Team America: World Police mocking Hans Blix for not being able to find wmds.

Kaiser Mazoku
Mar 24, 2011

Didn't you see it!? Couldn't you see my "spirit"!?
You know, I remember a lot of people hating Lucky back in the day, but looking back...he's actually a pretty decent guy. He's supposed to be the "deadbeat white trash" yet as soon as he finds out he's gonna be a father he proposes to Luanne and buckles down to try and get a real job.

Yngwie Mangosteen
Aug 23, 2007

Kaiser Mazoku posted:

You know, I remember a lot of people hating Lucky back in the day, but looking back...he's actually a pretty decent guy. He's supposed to be the "deadbeat white trash" yet as soon as he finds out he's gonna be a father he proposes to Luanne and buckles down to try and get a real job.

His job is literally ‘insurance fraud recipient’.

Rockman Reserve
Oct 2, 2007

"Carbons? Purge? What are you talking about?!"

there is no way at all someone like peggy could keep a secret like bill fathering bobby

peggy hill is not known for her sealed-tight lips

it took basically everything she had not to narc on nancy and john redcorn, and she has a serious crisis of conscience and a lot of self-loathing from not being hank's first as it is. you really think she wouldn't have asked for three pieces of chocolate from the lady pastor if she'd been riding the billdozer? c'mon.

Mr. Fall Down Terror
Jan 24, 2018

by Fluffdaddy

BaldDwarfOnPCP posted:

[sub]e: basically why out of all the women in the neighborhood does Bill continually creep on Peggy even though Hank is his best friend in the world?

not everything is plot, sometimes it's just a joke trope. bob's burgers did this recently with teddy, the creepy friend to the married protagonists, bob and linda. surprise! teddy is obsessed with their relationship!

BaldDwarfOnPCP
Jun 26, 2019

by Pragmatica

food court bailiff posted:

there is no way at all someone like peggy could keep a secret like bill fathering bobby

peggy hill is not known for her sealed-tight lips

it took basically everything she had not to narc on nancy and john redcorn, and she has a serious crisis of conscience and a lot of self-loathing from not being hank's first as it is. you really think she wouldn't have asked for three pieces of chocolate from the lady pastor if she'd been riding the billdozer? c'mon.

Sold

Ghost Leviathan
Mar 2, 2017

Exploration is ill-advised.

luxury handset posted:

not everything is plot, sometimes it's just a joke trope. bob's burgers did this recently with teddy, the creepy friend to the married protagonists, bob and linda. surprise! teddy is obsessed with their relationship!

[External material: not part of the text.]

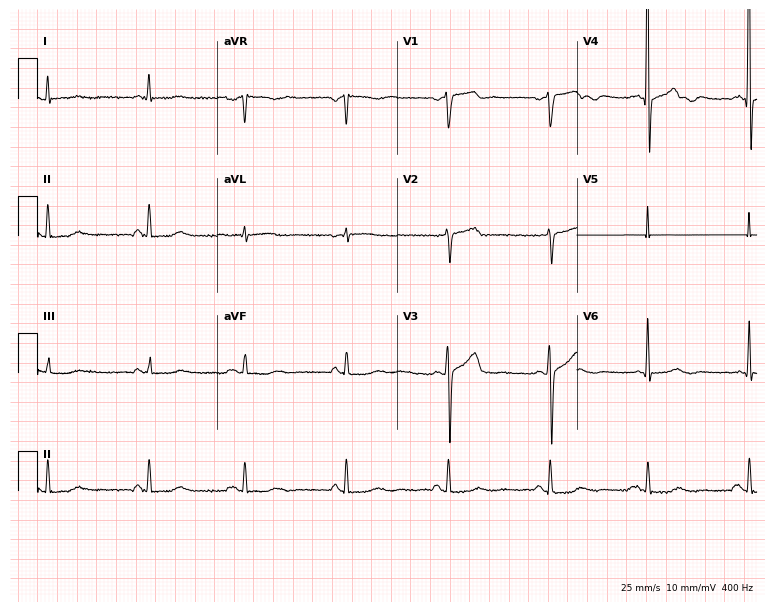
12-lead ECG from a male, 66 years old. No first-degree AV block, right bundle branch block, left bundle branch block, sinus bradycardia, atrial fibrillation or sinus tachycardia recorded for this tracing. Findings outside these six are not listed.
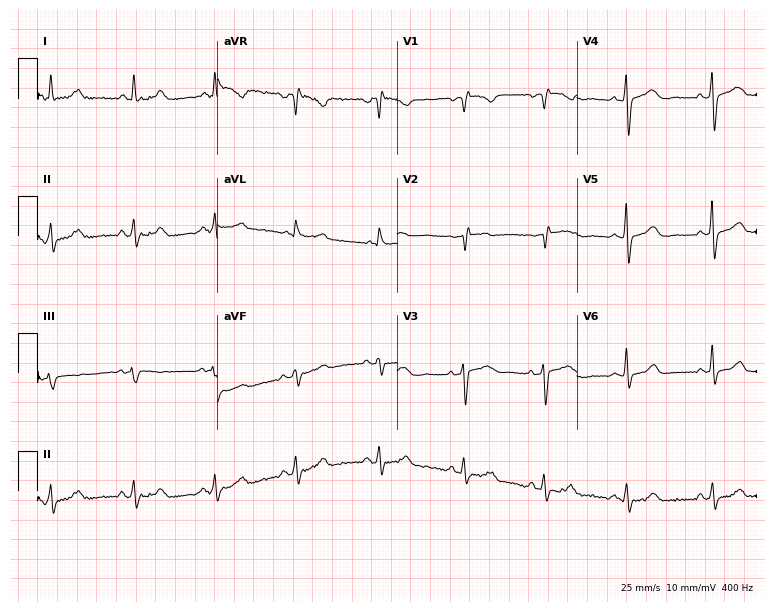
Standard 12-lead ECG recorded from a female, 57 years old (7.3-second recording at 400 Hz). None of these six findings is recorded: first-degree AV block, right bundle branch block, left bundle branch block, sinus bradycardia, atrial fibrillation, sinus tachycardia.

That's actually also fitting with KotH; it's Hank that Bill is fixated on, really, he envies Hank's stable and respectable life and relationship.

I haven't watched a lot about Bill's past, though apparently him and Lenore had a horrible marriage and fought loudly enough to wake up the neighbourhood. He seems like someone who got by on natural talent and charisma, and when that failed him he had absolutely nothing to fall back on. Bill can accomplish a lot when he's confident, but he so rarely is. Dude needs therapy.

Sunswipe
Feb 5, 2016

by Fluffdaddy

Captain Monkey posted:

His job is literally ‘insurance fraud recipient’.

Is that bad?

mind the walrus
Sep 22, 2006

Ghost Leviathan posted:

That's actually also fitting with KotH; it's Hank that Bill is fixated on, really, he envies Hank's stable and respectable life and relationship.

I haven't watched a lot about Bill's past, though apparently him and Lenore had a horrible marriage and fought loudly enough to wake up the neighbourhood. He seems like someone who got by on natural talent and charisma, and when that failed him he had absolutely nothing to fall back on. Bill can accomplish a lot when he's confident, but he so rarely is. Dude needs therapy.

There was an episode that showed Hank and Bill around the time they got out of high school. Hank worships Bill and it's pretty easy to infer that the two had a codependent relationship which turned dependent once Bill's marriage hits the rocks. Hank remembers the guy Bill used to be and Bill latched onto the one guy who used to think he made the sun shine.

BaldDwarfOnPCP posted:

Physical resemblance has nothing to do with. They were designed before it was likely retconned. It's everything to do with Bill and Peggy's love/hate and Hank's almost certain infertility. Peggy did something she's not proud of and wants to take it to her grave but Bill being Bill won't let it go.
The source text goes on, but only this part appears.